AWS managed policies for Amazon QuickSight

To add permissions to users, groups, and roles, it is easier to use AWS managed policies than to write policies yourself. It takes time and expertise to create IAM customer managed policies that provide your team with only the permissions they need. To get started quickly, you can use our AWS managed policies. These policies cover common use cases and are available in your AWS account. For more information about AWS managed policies, see AWS managed policies in the IAM User Guide.

AWS services maintain and update AWS managed policies. You can't change the permissions in AWS managed policies.

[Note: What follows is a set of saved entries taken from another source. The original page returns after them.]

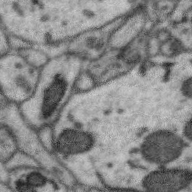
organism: Zebra finch
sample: Brain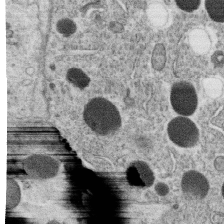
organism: C. elegans
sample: C. elegans oocyte; sperm cells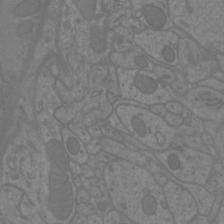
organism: Mouse
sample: Cortical neurons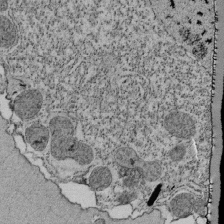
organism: Tetrahymena
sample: Cilia in tetrahymena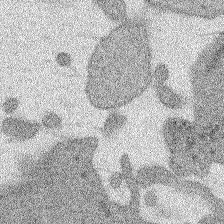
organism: Human
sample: HeLa cells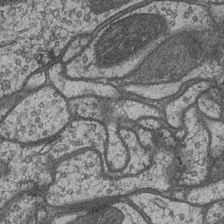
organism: Drosophila
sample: Optic medulla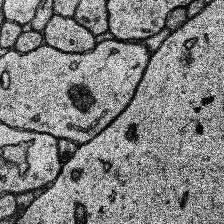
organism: Human
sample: Temporal Lobe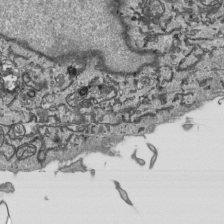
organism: Human
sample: Mitochondria in HCT116 cells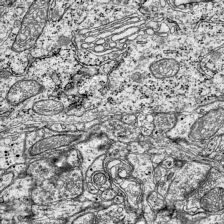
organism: Mouse
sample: Visual Cortex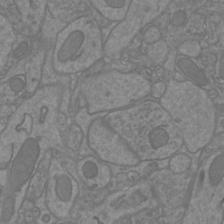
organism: Mouse
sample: Cortical neurons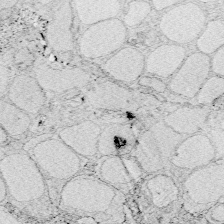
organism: Zebrafish
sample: Whole-Brain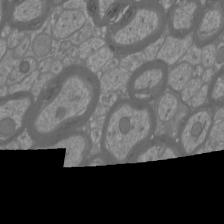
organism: Mouse
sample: Cortical neurons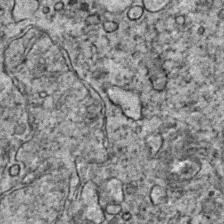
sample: Trachea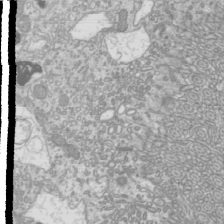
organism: Mouse
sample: Cilia; mouse epididymis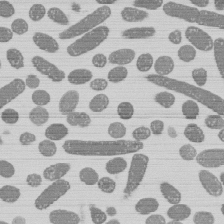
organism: E. coli
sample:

Services occasionally add additional permissions to an AWS managed policy to support new features. This type of update affects all identities (users, groups, and roles) where the policy is attached. Services are most likely to update an AWS managed policy when a new feature is launched or when new operations become available. Services do not remove permissions from an AWS managed policy, so policy updates won't break your existing permissions.

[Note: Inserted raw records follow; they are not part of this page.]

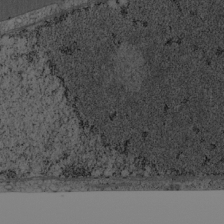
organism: African green monkey
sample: COS-7 cells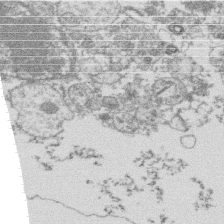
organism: Human
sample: HeLa cell HIV synapse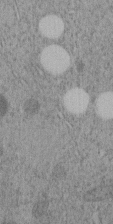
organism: C. elegans
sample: C. elegans embryo early stage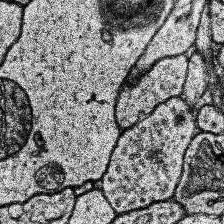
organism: Human
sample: Temporal Lobe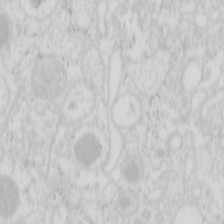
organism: Mouse
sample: Pancreas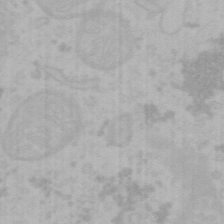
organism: Mouse
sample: Choroid plexus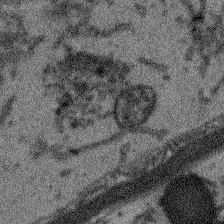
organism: Arabidopsis thaliana
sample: Root tip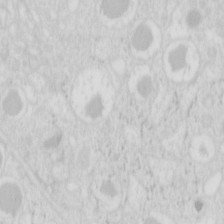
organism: Mouse
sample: Pancreas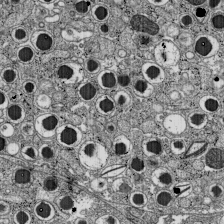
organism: C57BL Mouse
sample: Pancreatic islet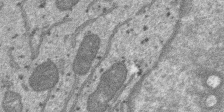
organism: Human
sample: Lung epithelial cells infected with SARS-CoV-2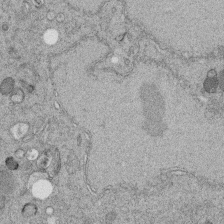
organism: C. elegans
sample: C. elegans embryo early stage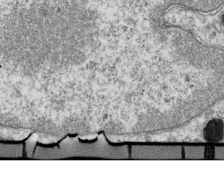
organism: Mouse
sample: Activated OT-1 CD8+ T cells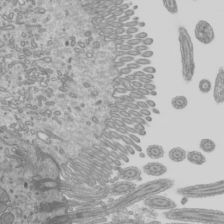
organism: Mouse
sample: Cilia; mouse epididymis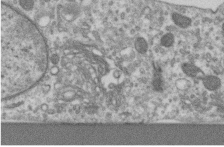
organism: Human
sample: Centriole in RPE cells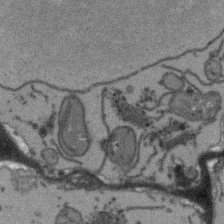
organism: Arabidopsis thaliana
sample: Root tip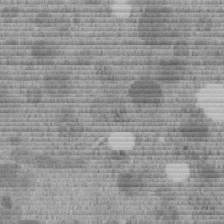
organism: C. elegans
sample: C. elegans embryo early stage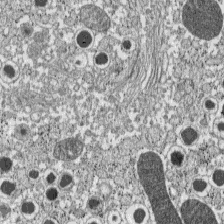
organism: C57BL Mouse
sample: Pancreatic islet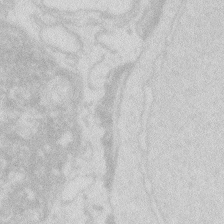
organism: Zebrafish
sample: Macrophage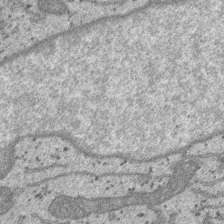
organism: Human
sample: Lung epithelial cells infected with SARS-CoV-2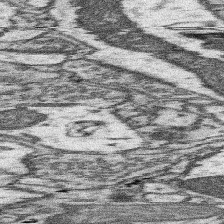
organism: Mouse
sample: Somatosensory cortex neuropil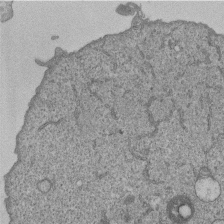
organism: Human
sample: MDA-MB-231 cells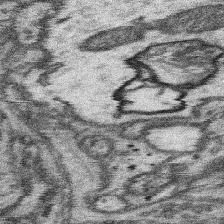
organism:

Additionally, AWS supports managed policies for job functions that span multiple services. For example, the ReadOnlyAccess AWS managed policy provides read-only access to all AWS services and resources. When a service launches a new feature, AWS adds read-only permissions for new operations and resources. For a list and descriptions of job function policies, see AWS managed policies for job functions in the IAM User Guide.

AWS managed policy: AWSQuickSightElasticsearchPolicy

This information is provided for backward compatibility only. The AWSQuickSightOpenSearchPolicy AWS managed policy replaces the AWSQuickSightElasticsearchPolicy AWS managed policy.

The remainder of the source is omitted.